Barker’s longtime representative Roger Neal, in a separate statement released when the documentary premiered, called Barker “beloved” and said he “was part of the fabric of American pop culture” and “the greatest MC in TV history.”
Why This Case Will Probably Go Unresolved
The thing about a documentary featuring interviews with people who experienced or witnessed something is that it tells one kind of story.
The thing about a 36-year producer writing a Facebook post is that it tells another. Neither fully resolves what happened in that building between 1972 and 2007.
What is settled is that Dian Parkinson filed a lawsuit. That Holly Hallstrom was fired, and that the legal battle over what happened cost both sides years and significant money.
That Hallstrom received a multimillion-dollar settlement. That Barker denied all allegations until his death.

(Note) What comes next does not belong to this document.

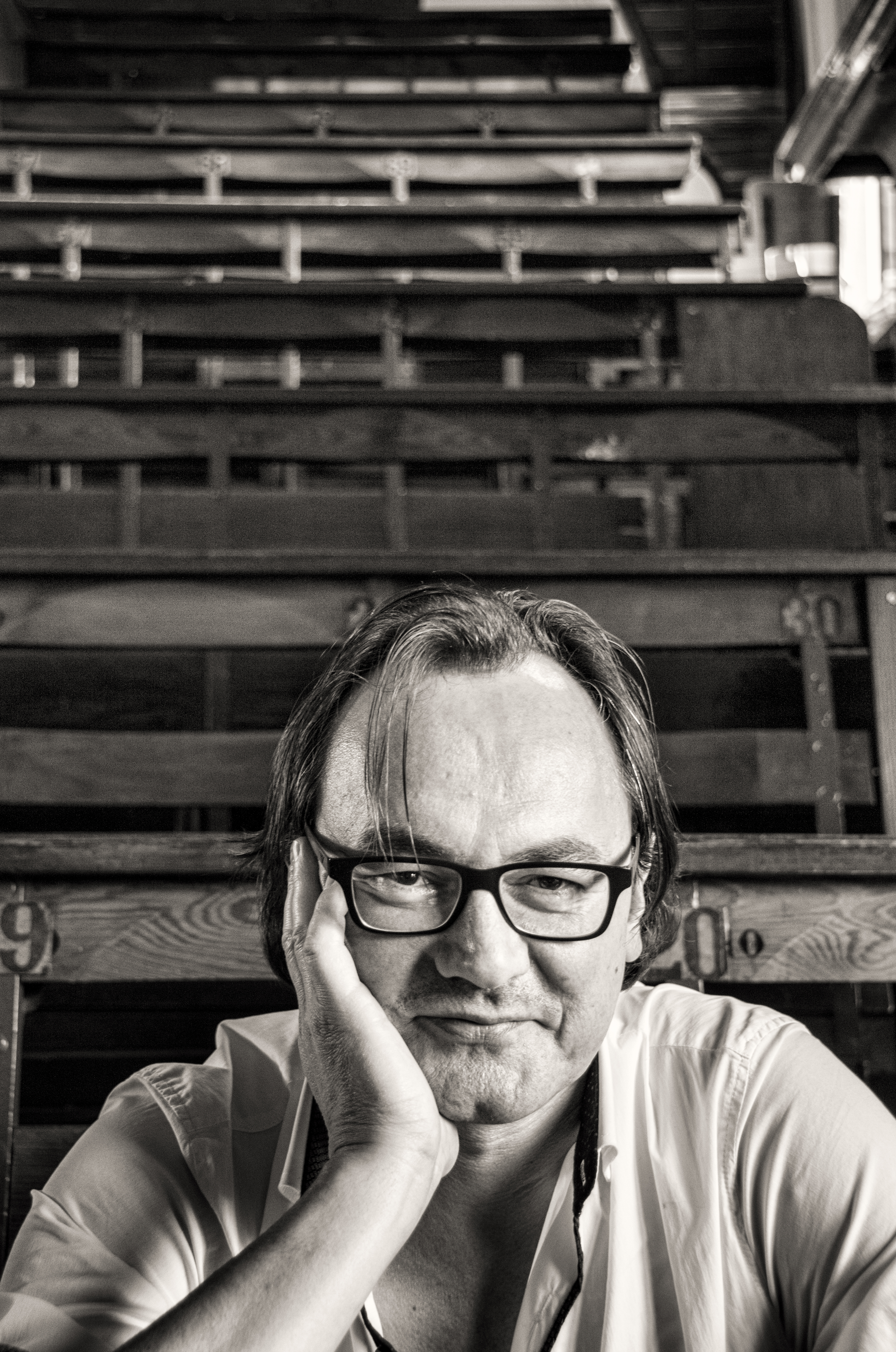 Johan Braeckman Vlaamse filosoof en hoogleraar wijsbegeerte aan de Universiteit Gent.

Dobkowitz, who was there for all of it, believes the documentary is wrong.
He is willing to say so publicly, even now, even knowing what Hallstrom told Page Six before the documentary aired: that anyone from Barker’s camp who speaks out would be making a very foolish mistake.
“If they opened up that door,” Hallstrom told Page Six, “we would just drive a truckload of court documents and testimonies backed with proof, evidence and videotape.”